Old Hardic differs in vocabulary and pronunciation from the current speech, but the rote learning and regular speaking and hearing of the classics keeps the archaic language meaningful (and probably puts some brake on linguistic drift in daily speech), while the Hardic runes, like Chinese characters, can accommodate widely varying pronunciations and shifts of meaning.
Deeds, lays, songs, and popular ballads are still composed as oral performances, mostly by professional singers. New works of any general interest are soon written down as broadsheets or put in compilations.
Whether performed or read silently, all such poems and songs are consciously valued for their content, not for their literary qualities, which range from high to nil.

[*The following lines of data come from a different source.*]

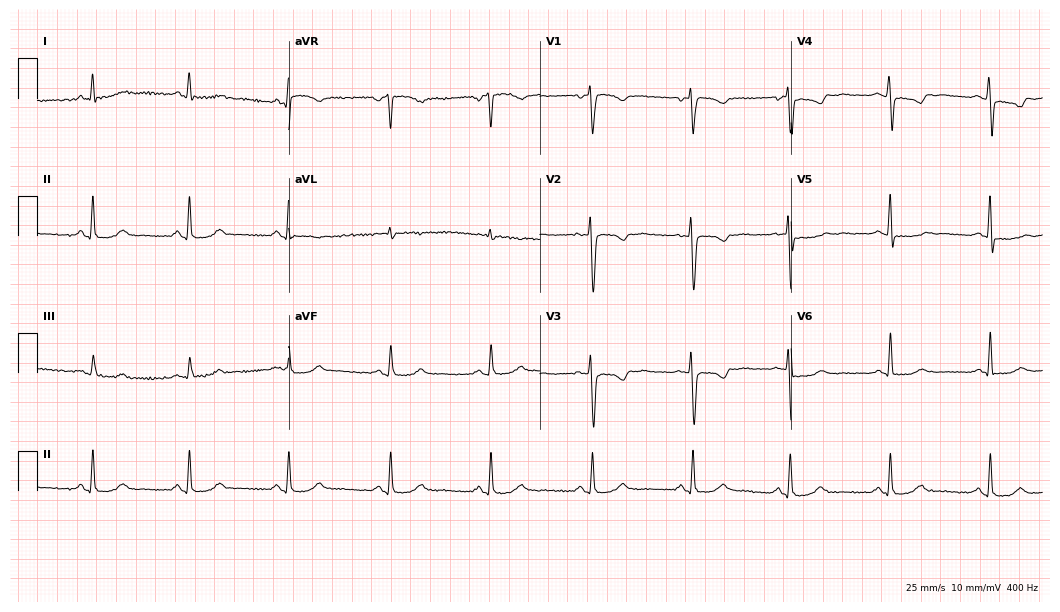
Resting 12-lead electrocardiogram. Patient: a female, 49 years old. Read as a normal ECG.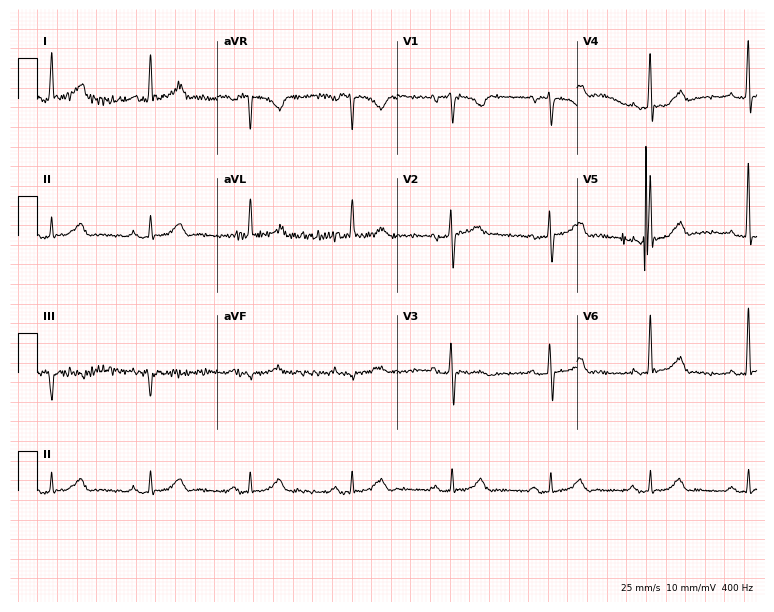
12-lead ECG from a 52-year-old male (7.3-second recording at 400 Hz). No first-degree AV block, right bundle branch block (RBBB), left bundle branch block (LBBB), sinus bradycardia, atrial fibrillation (AF) or sinus tachycardia recorded for this tracing.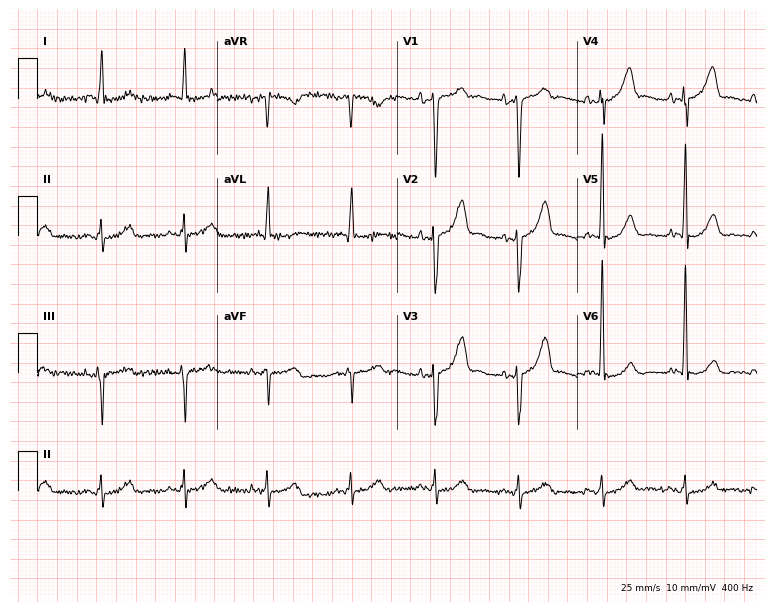
12-lead ECG from a 66-year-old male. Screened for six findings — first-degree AV block, right bundle branch block, left bundle branch block, sinus bradycardia, atrial fibrillation, sinus tachycardia — none is recorded.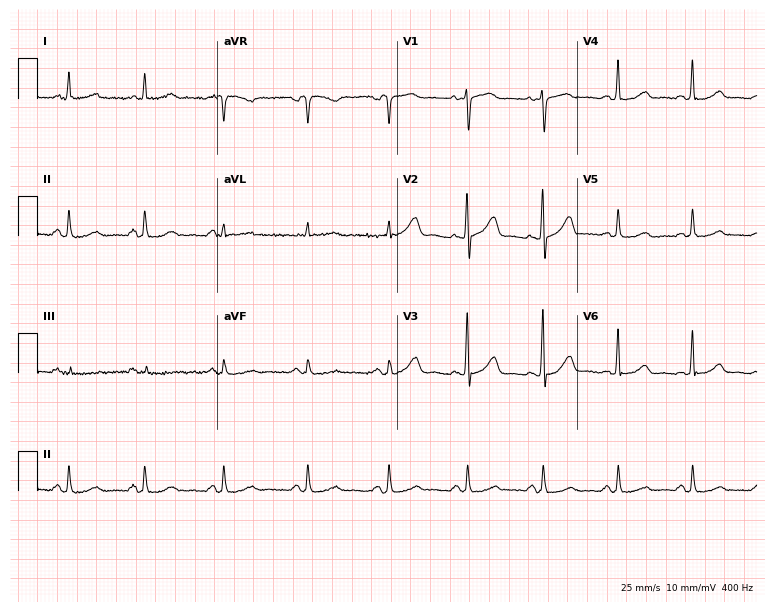
ECG — a 60-year-old woman. Labelled as a normal ECG.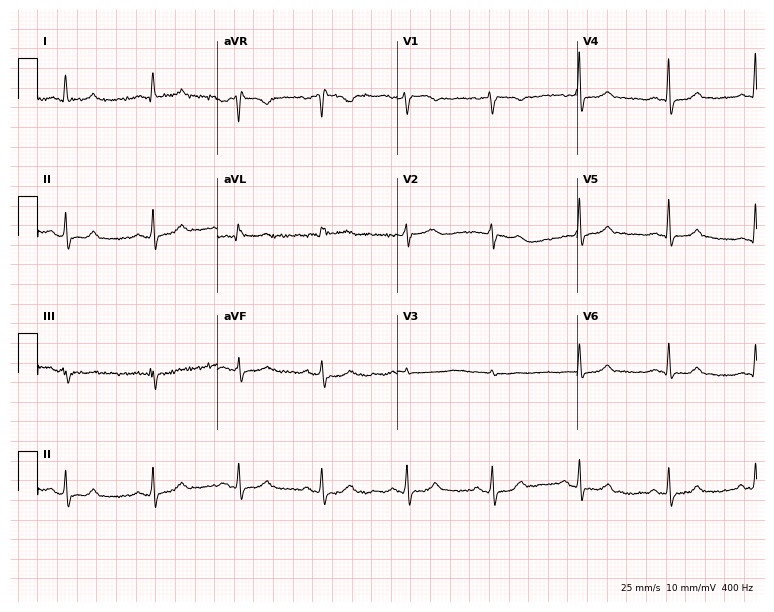
12-lead ECG from a 49-year-old female. Recorded interpretation: within normal limits.

Loose regular meter, alliteration, stylised phrasing, and structuring by repetition are the principal poetic devices. Content includes mythic, epic, and historical narrative, geographical descriptions, practical observations concerning nature, agriculture, sea lore, and crafts, cautionary tales and parables, philosophical, visionary, and spiritual poetry, and love songs. The deeds and lays are usually chanted, the ballads sung, often with a percussion accompaniment; professional chanters and singers may sing with the harp, the viol, drums, and other instruments. The songs generally have less narrative content, and many are valued and preserved mostly for the tune.
Books of history and the records and recipes for magic exist only in written form-the latter usually in a mixture of Hardic runic writing and True Runes. Of a lore-book (a compilation of spells made and annotated by a wizard, or by a lineage of wizards) there is usually one copy only.
It is often a matter of considerable importance that the words of these lore-books not be spoken aloud.
The Osskili use the Hardic runes to write their language, since they trade mostly with Hardic-speaking lands.
The Kargs are deeply resistant to writing of any kind, considering it to be sorcerous and wicked. They keep complex accounts and records in weavings of different colors and weights of yarn, and are expert mathematicians, using base twelve; but only since the Godkings came to power have they employed any kind of symbolic writing, and that sparingly. Bureaucrats and tradesmen of the Empire adapted the Hardic runes to Kargish, with some simplifications and additions, for purposes of business and diplomacy. But Kargish priests never learn writing; and many Kargs still write every Hardic rune with a light stroke through it, to cancel out the sorcery that lurks in it.

History

Note on dates: Many islands have their own local count of years. The most widely used dating system in the Archipelago, which stems from the Havnorian Tale, makes the year Morred took the throne the first year of history. By this system, "present time" in the account you are reading is the Archipelagan year 1058.

THE BEGINNINGS

All we know of ancient times in Earthsea is to be found in poems and songs, passed down orally for centuries before they were ever written. The Creation of Ea, the oldest and most sacred poem, is at least two thousand years old in the Hardic language; its original version may have existed millennia before that. Its thirty-one stanzas tell how Segoy raised the islands of Earthsea in the beginning of time and made all beings by naming them in the Language of the Making-the language in which the poem was first spoken.
The ocean, however, is older than the islands; so say the songs.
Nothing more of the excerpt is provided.